There are some interesting things to note here. We use wildcards to match the desired input files. If we want to reread one or more of the log files we need to tell logstash to start from the beginning of the file and forget that the file was already read. Logstash remembers the position and the last time the file was read in a sincedb_path to ignore that we just specify /dev/null as a path. Inputs (and outputs) can have codecs. Here we join the lines in the log which do not start with a month. This helps us to record stack traces or multiline log entries as one event.
Add an output to stdout to the config file:

output {
  stdout {
    codec => rubydebug{}
  }
}

Start logstash with

logstash -f logstash.conf --verbose

and you should see your log entries as json output with the line in the field message.
To analyse the events we need to categorise them or tag them for this we use the grep filter:

filter {
  grep {
    add_tag => ["request_started"]
    match => ["message", "Information: .* Started .*"]
    drop => false
  }
}

Grep normally drops all non matching events, so we need to pass drop => false.
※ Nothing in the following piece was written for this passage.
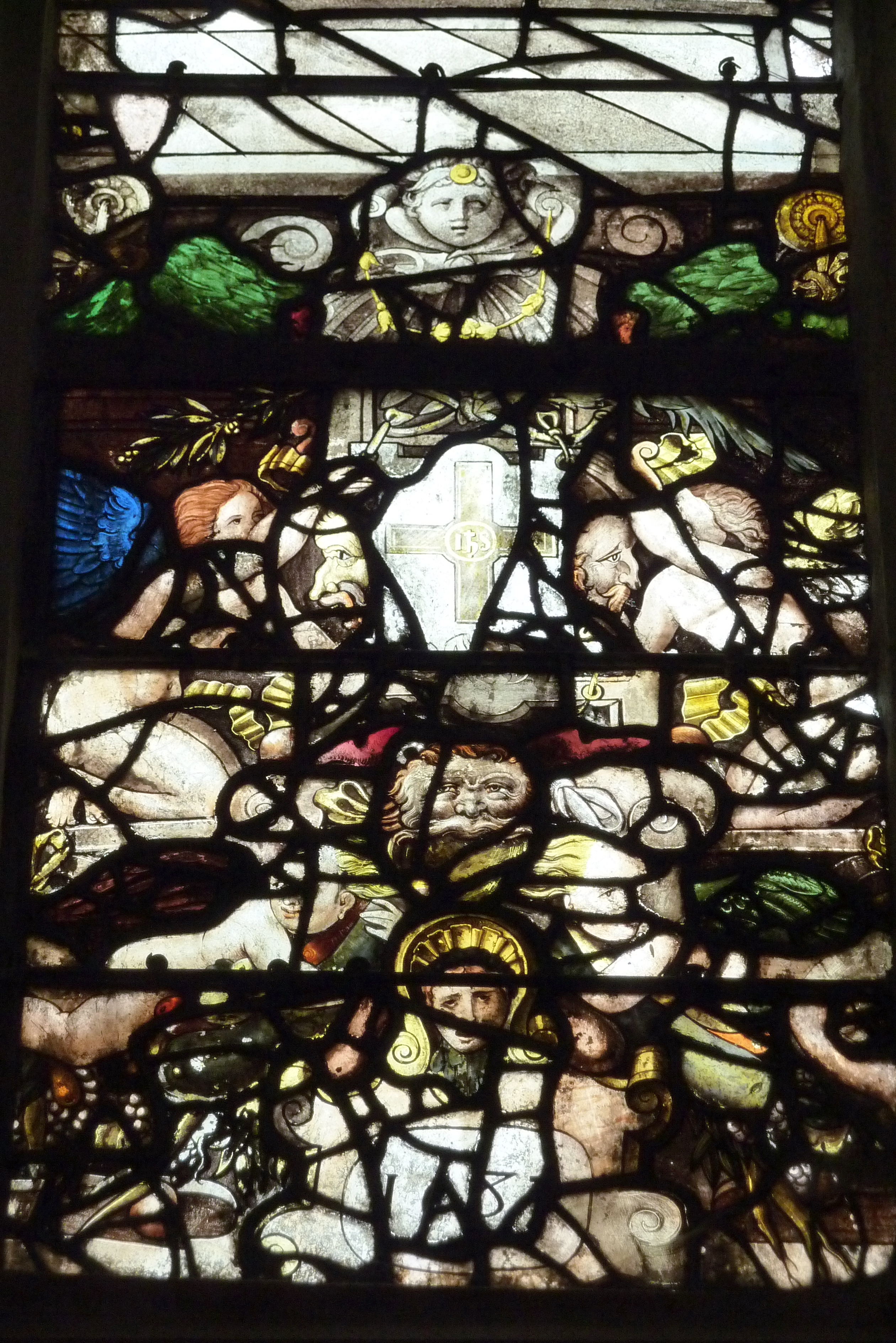 Ausschnitt des Bleiglasfensters Nr. 4 in der katholischen Pfarrkirche Saint-Acceul in Écouen (siehe Mathieu Lours: Saint-Acceul d'Écouen. Une cage de verre en pays de France, éditée par l’Association Les Amis de Saint-Acceul)
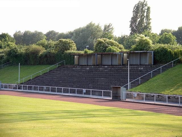 Stadion MathiasStinnes

This filter adds a tag to all events with the message field matching our regexp. We can add filters for matching the completed and error events accordingly:

  grep {
    add_tag => ["request_completed"]
    match => ["message", "Information: .* Completed .*"]
    drop => false
  }
  grep {
    add_tag => ["error"]
    match => ["message", "\:\:Error"]
    drop => false
  }

Now we know which event starts and which ends a request but how do we extract the duration and the request id? For this logstash has a filter named grok. One of the more powerful filters it can extract information and store them into fields via regexps. Furthermore it comes with predefined expressions for common things like timestamps, ip addresses, numbers, log levels and much more. Take a look at the source to see a full list. Since these patterns can be complex there’s a handy little tool with which you can test your patterns called grok debug.
If we want to extract the URL from the started event we could use:

grok {
    match => ["message", ".* \[%{TIMESTAMP_ISO8601:timestamp} \#%{NUMBER:}\].*%{LOGLEVEL:level} .* \[%{UUID:request_id}\] Started %{WORD:method} \"%{URIPATHPARAM:uri}\" for %{IP:} at %{GREEDYDATA:}"]
 }

For the duration of the completed event it looks like:

grok {
    match => ["message", ".* \[%{TIMESTAMP_ISO8601:timestamp} \#%{NUMBER:}\].*%{LOGLEVEL:level} .* \[%{UUID:request_id}\] Completed %{NUMBER:http_code} %{GREEDYDATA:http_code_verbose} in %{NUMBER:duration:float}ms (\((Views: %{NUMBER:duration_views:float}ms \| )?ActiveRecord: %{NUMBER:duration_active_record:float}ms\))?"]
 }

Grok patterns are inside of %{} like %{NUMBER:duration:float} where NUMBER is the name of the pattern, duration is the optional field and float the data type. As of this writing grok only supports floats or integers as data types, everything else is stored as string.
Storing the events in elasticsearch is straightforward replace or add to your stdout output an elasticsearch output:

output {
  elasticsearch {
    protocol => "http"
    host => localhost
    index => myindex
  }
}

Looking at the events you see that start events contain the URL and the completed events the duration. For analysing it would be easier to have them in one place. But the default filters and codecs do not support this. Fortunately it is easy to develop your own custom filter. Since logstash is written in JRuby, all you need to do is write a Ruby class that implements register and filter:

require "logstash/filters/base"
require "logstash/namespace"

class LogStash::Filters::Transport < LogStash::Filters::Base

  # Setting the config_name here is required. This is how you
  # configure this filter from your logstash config.
  #
  # filter {
  #   transport { ... }
  # }
  config_name "transport"
  milestone 1

  def initialize(config = {})
    super
    @threadsafe = false
    @running = Hash.new
  end 

  def register
    # nothing to do
  end

  def filter(event)
    if event["tags"].include? 'request_started'
      @running[event["request_id"]] = event["uri"]
    end
    if event["tags"].include? 'request_completed'
      event["uri"] = @running.delete event["request_id"]
    end
  end
end

We name the class and config name ‘transport’ and declare it as milestone 1 (since it is a new plugin). In the filter method we remember the URL for each request and store it in the completed event. Insert this into a file named transport.rb in logstash/filters and call logstash with the path to the parent of the logstash dir.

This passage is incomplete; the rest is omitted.